Key Facts:
- Published online in Pilot and Feasibility Studies on 4 June 2026.
- First formal published study of The Richards Trauma Process (TRTP).
- Australian before-after single-arm feasibility trial with no control group.
- 23 of 40 eligible new clients consented and commenced TRTP; 20 completed therapy and one-month follow-up.
- Treatment completers averaged about six hours of therapy.
- Findings support a larger controlled trial, not proof of efficacy.
Recent global data are intensifying pressure on mental-health systems and raising a harder question: are promising additional therapy options being tested rigorously enough alongside established care?
A newly published Australian feasibility study is now being cited as one example of why that question matters. The study examined The Richards Trauma Process (TRTP), a brief trauma-focused psychotherapy, and concluded that a larger controlled trial is warranted.
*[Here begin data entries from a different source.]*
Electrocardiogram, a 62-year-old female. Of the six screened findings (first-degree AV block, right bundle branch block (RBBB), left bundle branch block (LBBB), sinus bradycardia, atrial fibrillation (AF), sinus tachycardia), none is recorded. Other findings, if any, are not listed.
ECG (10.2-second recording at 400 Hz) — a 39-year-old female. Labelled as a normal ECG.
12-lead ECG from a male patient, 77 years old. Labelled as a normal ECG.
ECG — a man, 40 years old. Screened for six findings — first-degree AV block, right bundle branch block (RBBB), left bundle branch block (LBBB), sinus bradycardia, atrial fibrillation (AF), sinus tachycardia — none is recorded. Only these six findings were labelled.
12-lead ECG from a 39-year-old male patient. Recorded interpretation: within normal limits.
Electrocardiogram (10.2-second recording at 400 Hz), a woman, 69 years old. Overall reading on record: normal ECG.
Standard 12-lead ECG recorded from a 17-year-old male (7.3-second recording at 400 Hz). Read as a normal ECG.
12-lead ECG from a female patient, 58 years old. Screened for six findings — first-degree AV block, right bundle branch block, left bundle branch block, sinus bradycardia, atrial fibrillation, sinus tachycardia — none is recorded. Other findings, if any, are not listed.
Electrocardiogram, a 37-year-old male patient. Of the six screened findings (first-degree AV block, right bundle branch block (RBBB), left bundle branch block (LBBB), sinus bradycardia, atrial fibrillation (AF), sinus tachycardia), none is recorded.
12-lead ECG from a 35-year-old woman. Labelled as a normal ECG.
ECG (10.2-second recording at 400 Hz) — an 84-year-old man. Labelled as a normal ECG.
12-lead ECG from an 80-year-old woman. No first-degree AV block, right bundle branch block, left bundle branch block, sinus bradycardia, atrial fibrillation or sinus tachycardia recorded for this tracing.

In the study, 23 of 40 eligible new adult clients commenced TRTP, 20 completed therapy and one-month follow-up, and participants who completed therapy averaged 3.2 sessions or about 6.1 hours of treatment. Among those 20 completers, 18 showed clinically meaningful improvement and no clinically meaningful deterioration was reported in the paired outcome data.
Researchers said the findings should be interpreted carefully. The study was a before-after single-arm feasibility trial, with no randomisation and no control group, so it does not establish that TRTP caused the observed improvements.
Even so, the study found recruitment and retention were feasible, data collection worked in a community setting, and the intervention appeared acceptable and safe in this pilot sample. Eleven of 15 feasibility criteria were met, and the study concluded that a larger definitive trial would be warranted.
Dr Petrina Barson said the broader story was not that one early pilot had solved mental health, but that rising burden should sharpen the case for testing promising additional options properly and transparently.
"Our study suggests TRTP is feasible to study in a community setting and that larger controlled trials are warranted, but it is not proof of efficacy," Dr Barson said.
Judith Richards said TRTP was created from lived experience and had been used in practice for years, but that what matters now is disciplined research rather than hype.
"People deserve to understand what a therapy may help, what it may not, and what still needs to be tested," Ms Richards said.
The broader message is not to abandon existing evidence-based care. It is to do more disciplined research on what else may help.